» INSTRUCTIONS FOR THE TASK
Print exactly, and only, the lines from the one containing "Personen von links" through the last line of the records below, both included; leave out the pictures.

Dataset entries
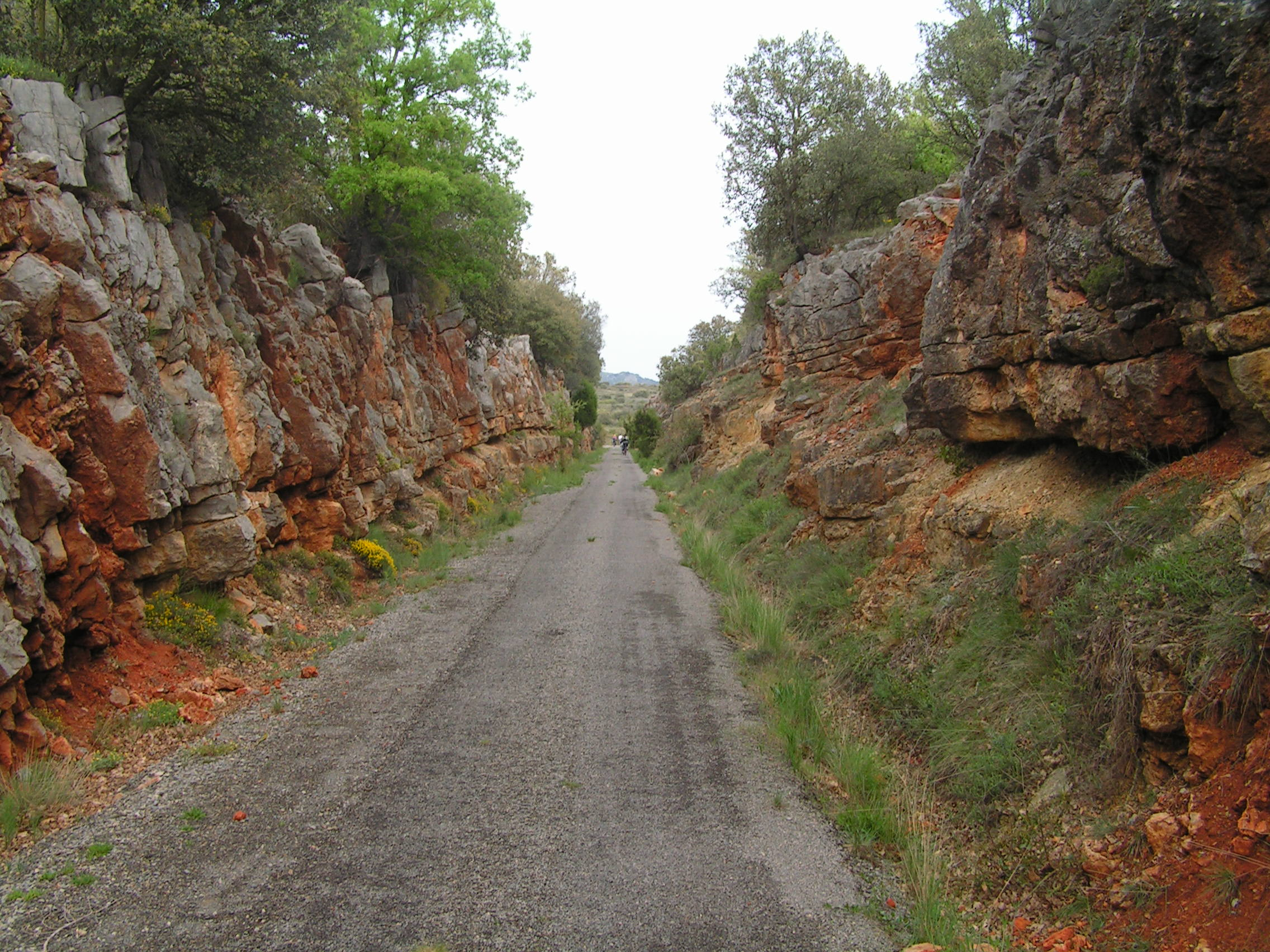 talús a la via verda d'ojos negros passant Barraques i arribant a l'estació del Palancar
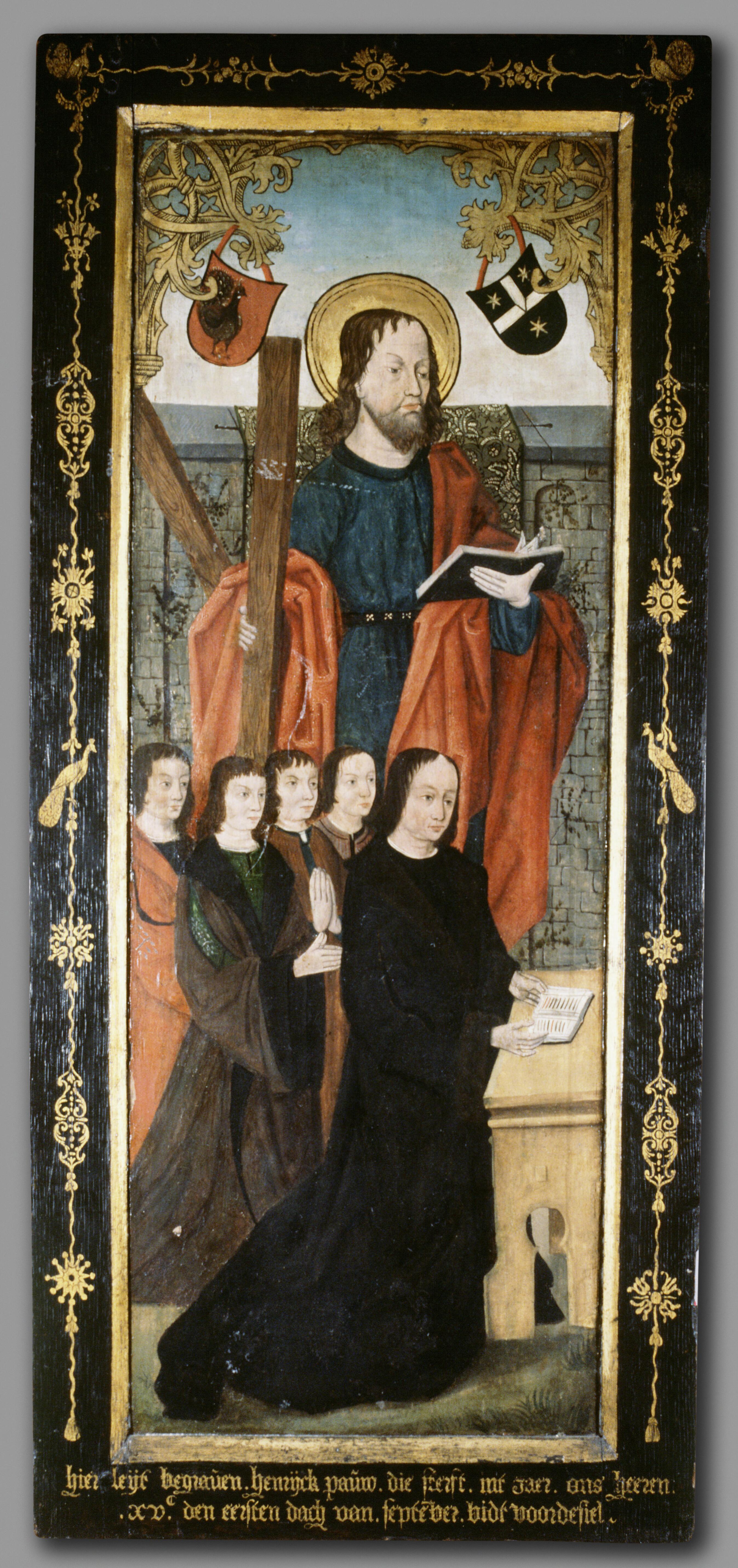 Personen von links nach rechts: Hendrik Pauw (1450-1500), Reinier Pauw (gest. 1541), Dirk Pauw (gest. 1530), Gerard Pauw (gest. 1567) und Frans Pauw
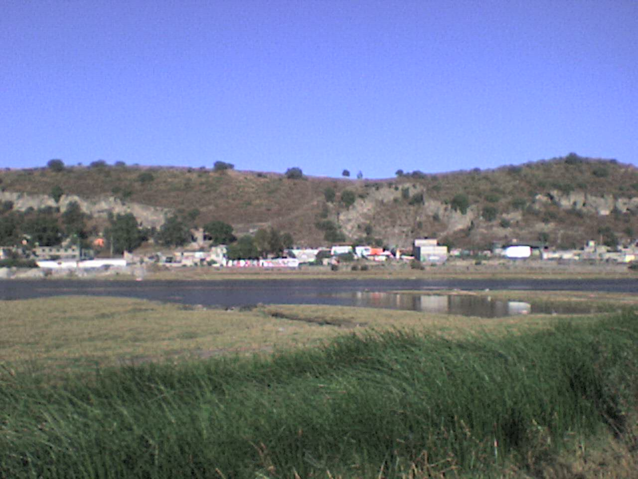 Vista parcial del Volcán de Xico, se aprecia una parte de las Lagunas que se encuentran próximas a él.
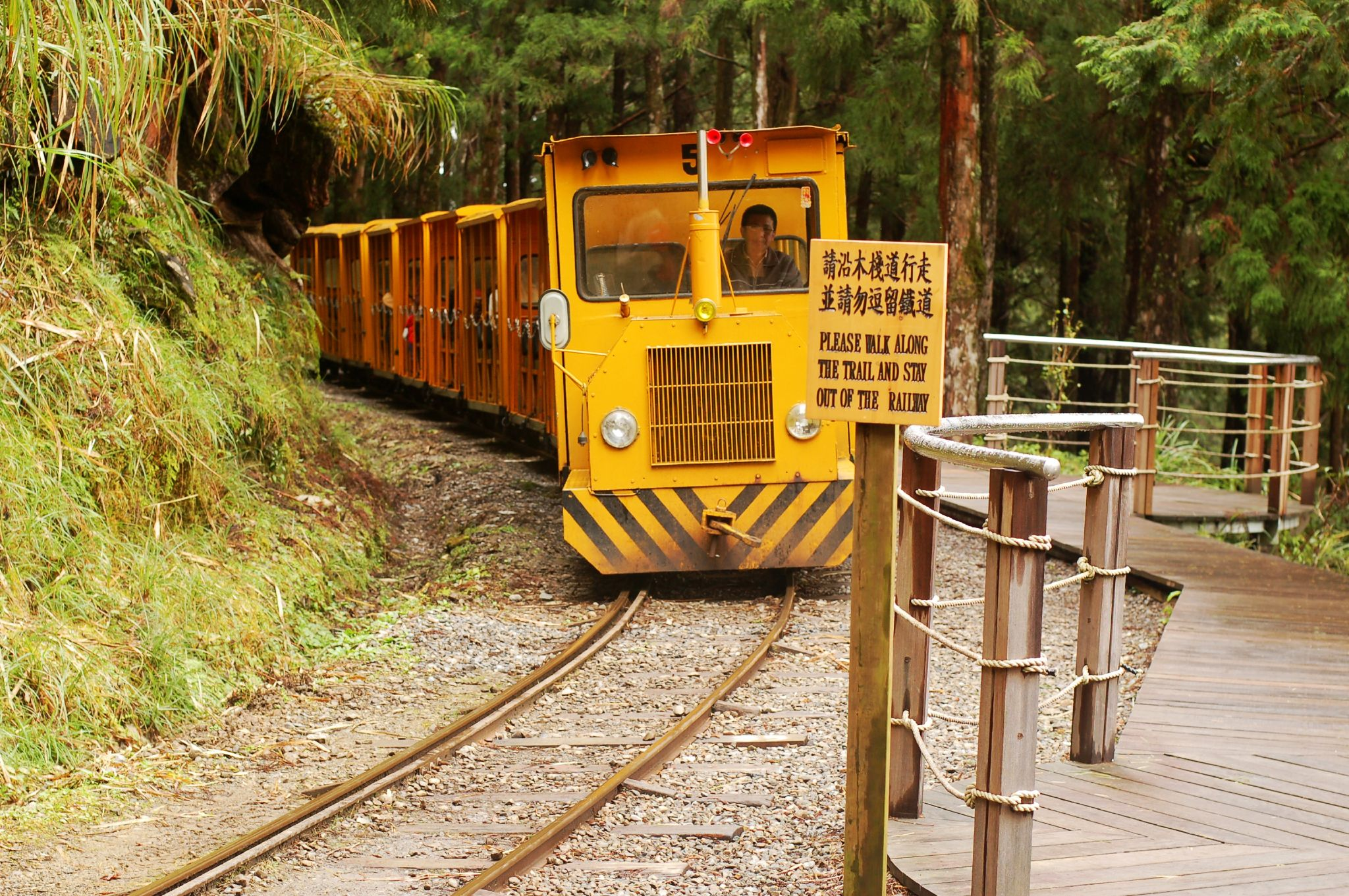 Taiping Mountain Forest Railway Bong Bong Train 太平山森林鐵路 蹦蹦車
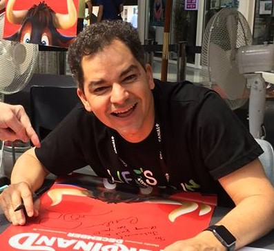 Carlos Saldanha au festival international du film d'animation d'Annecy 2017
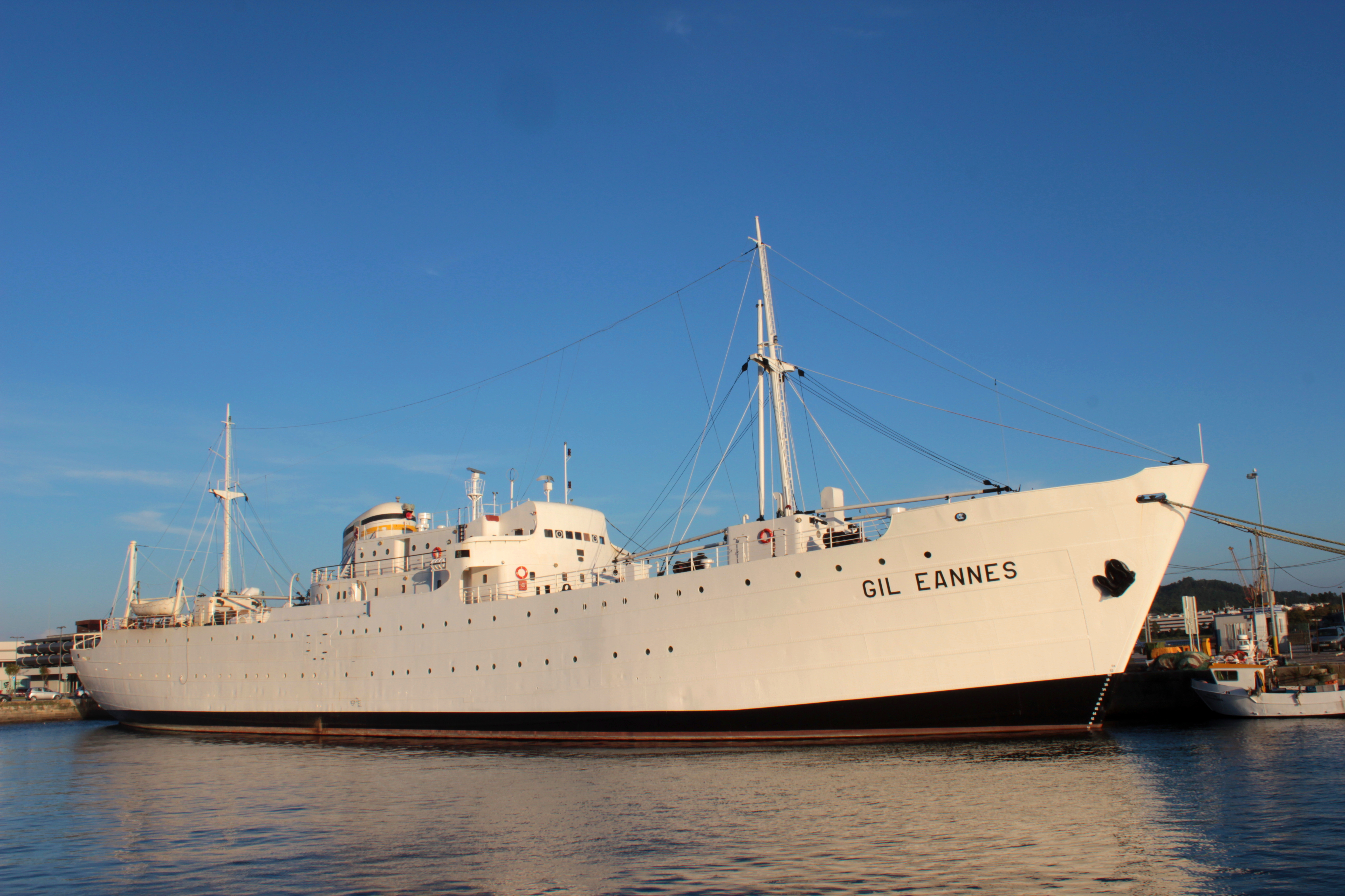 Viana do Castelo

» SOLUTION TO THIS TASK
 Personen von links nach rechts: Hendrik Pauw (1450-1500), Reinier Pauw (gest. 1541), Dirk Pauw (gest. 1530), Gerard Pauw (gest. 1567) und Frans Pauw
 Vista parcial del Volcán de Xico, se aprecia una parte de las Lagunas que se encuentran próximas a él.
 Taiping Mountain Forest Railway Bong Bong Train 太平山森林鐵路 蹦蹦車
 Carlos Saldanha au festival international du film d'animation d'Annecy 2017
 Viana do Castelo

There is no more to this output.